* **Assigned task**: Only the stretch below from the line holding "Bahnhof Tannenberg Ost, Blick" through the line holding "Собор Спасо-Евфросиньевского монастыря" should be restated, word for word and with both ends included; pictures stay out.

* **Entries shown**:
*** Block opens ***
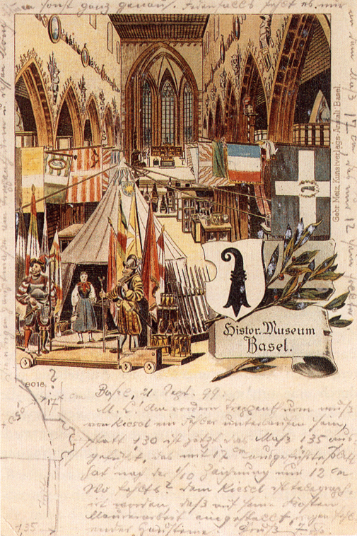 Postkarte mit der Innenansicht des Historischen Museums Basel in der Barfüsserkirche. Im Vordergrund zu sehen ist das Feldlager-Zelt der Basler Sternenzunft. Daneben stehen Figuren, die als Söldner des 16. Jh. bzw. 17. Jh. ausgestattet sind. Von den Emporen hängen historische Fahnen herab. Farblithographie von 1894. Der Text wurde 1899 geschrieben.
*** Block closes ***
*** Block opens ***
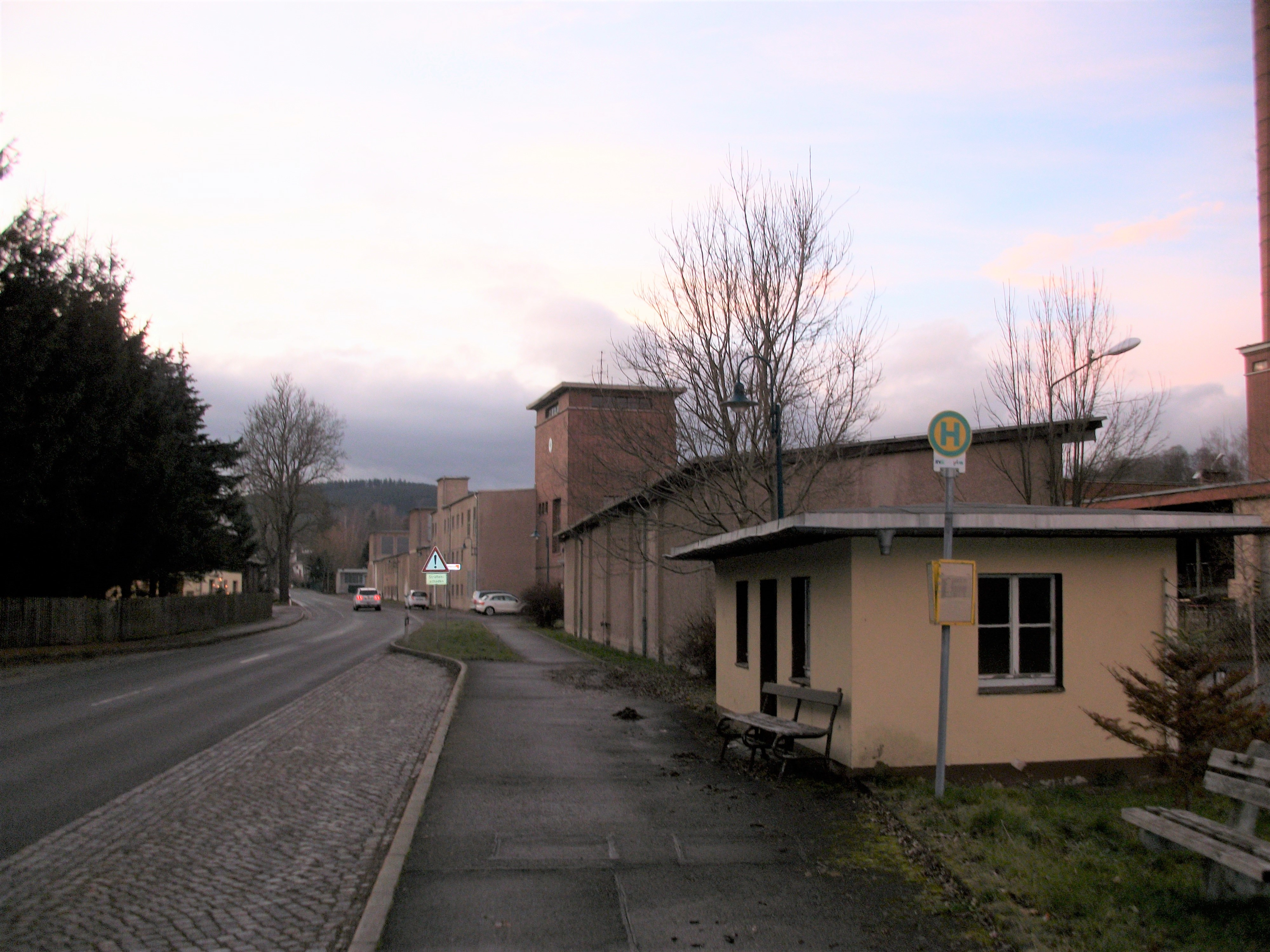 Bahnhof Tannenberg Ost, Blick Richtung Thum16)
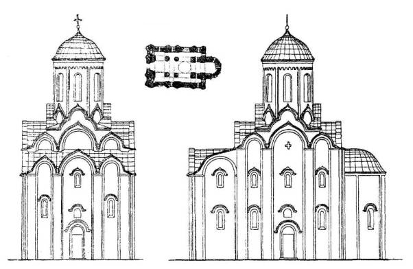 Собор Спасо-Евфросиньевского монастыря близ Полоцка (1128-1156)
*** Block closes ***
* **Task response**:
 Bahnhof Tannenberg Ost, Blick Richtung Thum16)
 Собор Спасо-Евфросиньевского монастыря близ Полоцка (1128-1156)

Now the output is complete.